Constitutional: If the government can force you to buy something from a
private company there's not really much left that it can't do. In fact this
was the argument the Supreme Court made when it refuted that governments
argument that the Affordable Care Act was justified by the commerce clause--
that such a broad interpretation of the commerce clause would essentially
grant the federal government unlimited power. However, the justification that
the Supreme Court actually went with, that the ACA was basically just a tax,
is a bit ridiculous because it has almost all of the same problems.

Basically the difference according to the supreme court is that congress
doesn't have the authority to make it illegal not to buy health insurance.
They can't throw you in jail for not buying health insurance. But they can tax
you for not paying health insurance and throw you in jail for refusing to pay
the tax. The end result is pretty similar.

Practical: This has more to do with the Affordable Care Act after the Supreme
Court made some alterations, rather than the bill that was passed. The
subsidies provided by the ACA are only for people making an income above some
multiple X of the poverty line, and below some multiple Y. People with very
low incomes were supposed to be covered by an expansion of medicaid, but the
Supreme Court ruled that congress can't force states to expand medicaid. So in
more than half the states people making just above a certain threshold get
essentially free healthcare, while people making below it get nothing. In
these states the ACA has done almost nothing to help the very poorest.
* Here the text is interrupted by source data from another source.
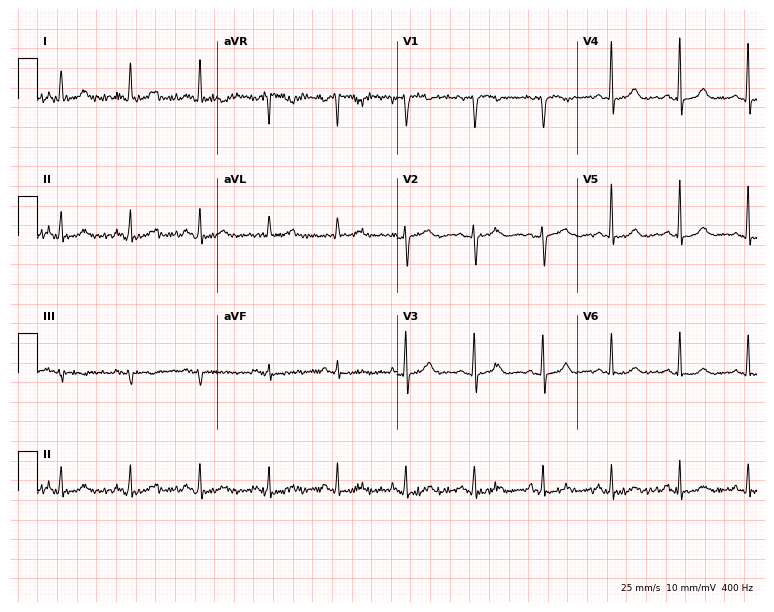
Electrocardiogram, an 84-year-old female patient. Of the six screened findings (first-degree AV block, right bundle branch block, left bundle branch block, sinus bradycardia, atrial fibrillation, sinus tachycardia), none is recorded.
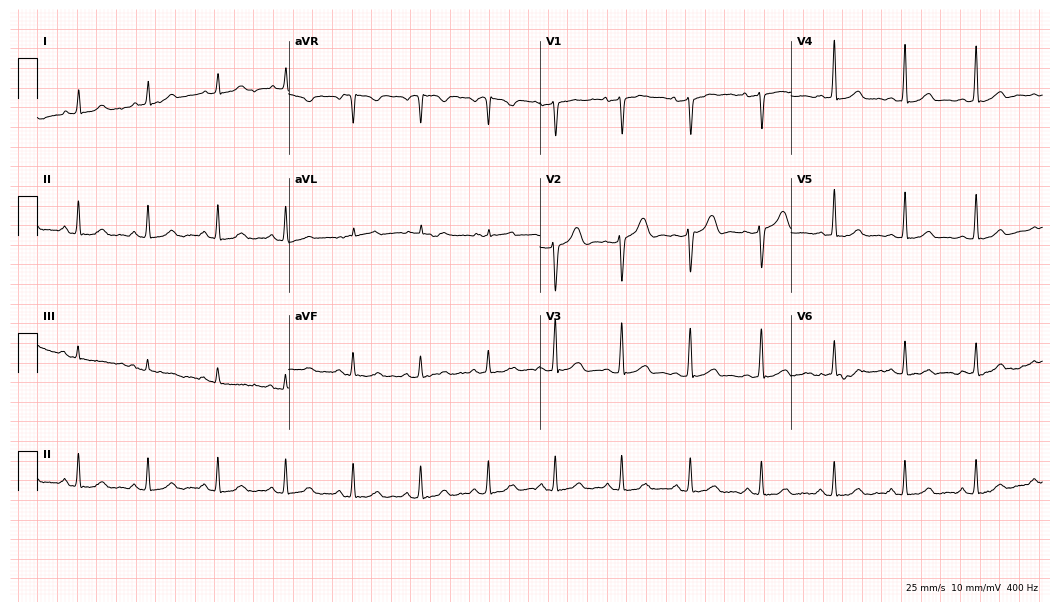
Resting 12-lead electrocardiogram. Patient: a 31-year-old female. Read as a normal ECG.
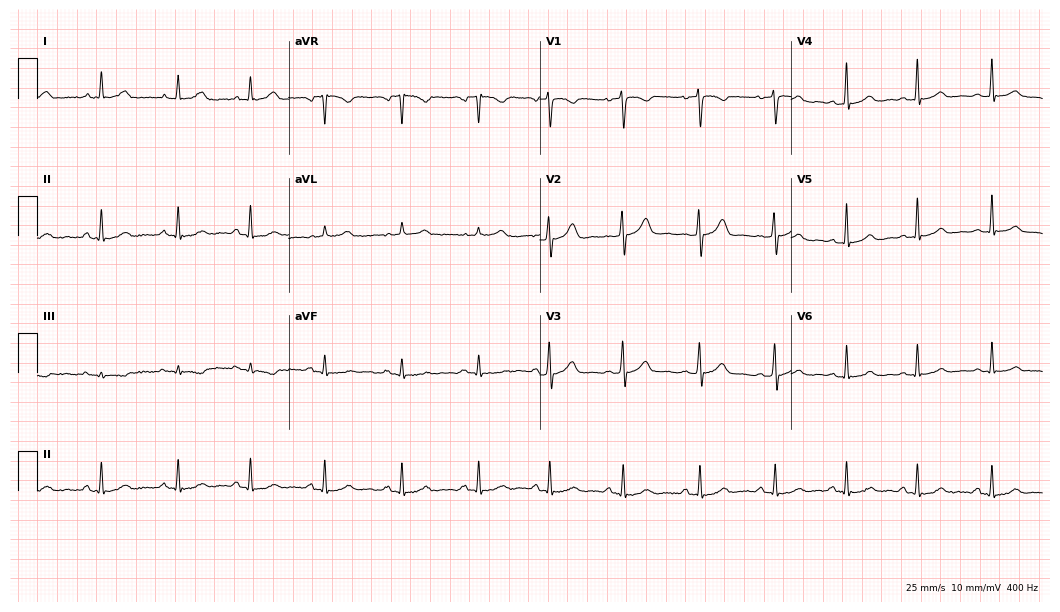
Electrocardiogram (10.2-second recording at 400 Hz), a female patient, 26 years old. Overall reading on record: normal ECG.
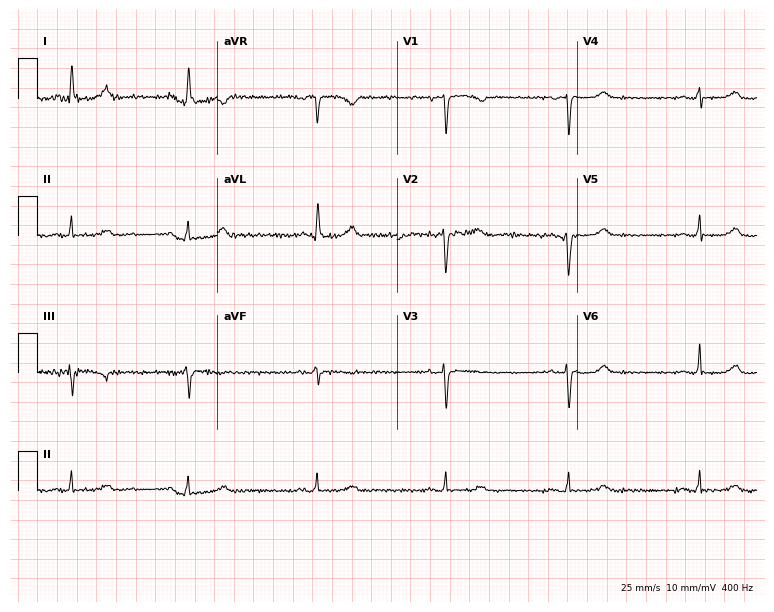
Standard 12-lead ECG recorded from a female, 67 years old. The tracing shows sinus bradycardia (a sinus rate of 50 beats per minute or less).
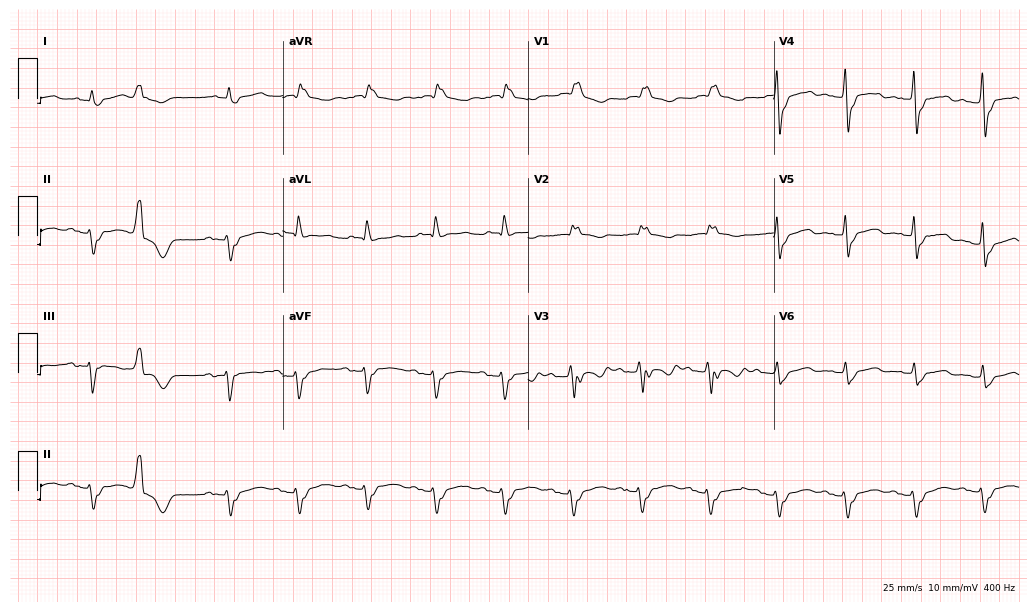
ECG (10-second recording at 400 Hz) — a male, 78 years old. Findings include right bundle branch block.
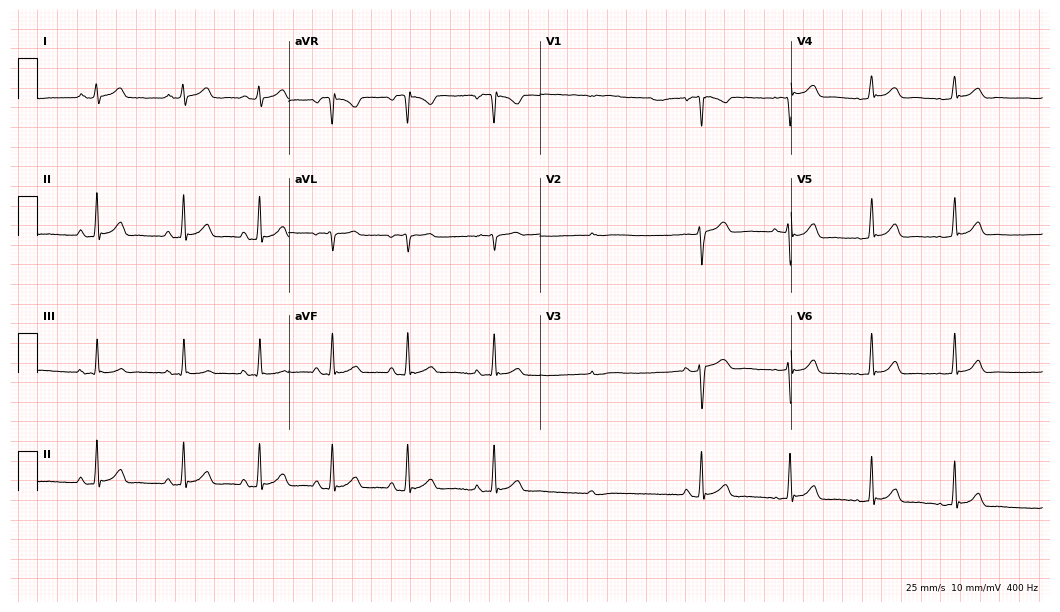
Resting 12-lead electrocardiogram. Patient: a female, 18 years old. None of these six findings is recorded: first-degree AV block, right bundle branch block, left bundle branch block, sinus bradycardia, atrial fibrillation, sinus tachycardia.

I would have honestly supported a single payer system and a universal (but
progressive) tax instead of this public private hybrid with punitive taxes.

However, i think removing the ability for insurance companies to charge based
on preexisting conditions, and the supplements provided for most middle class
people will go a long way towards decoupling employment and health insurance.
I generally support anything that will increase personal autonomy and allowing
more people to work for themselves is a great way to do that.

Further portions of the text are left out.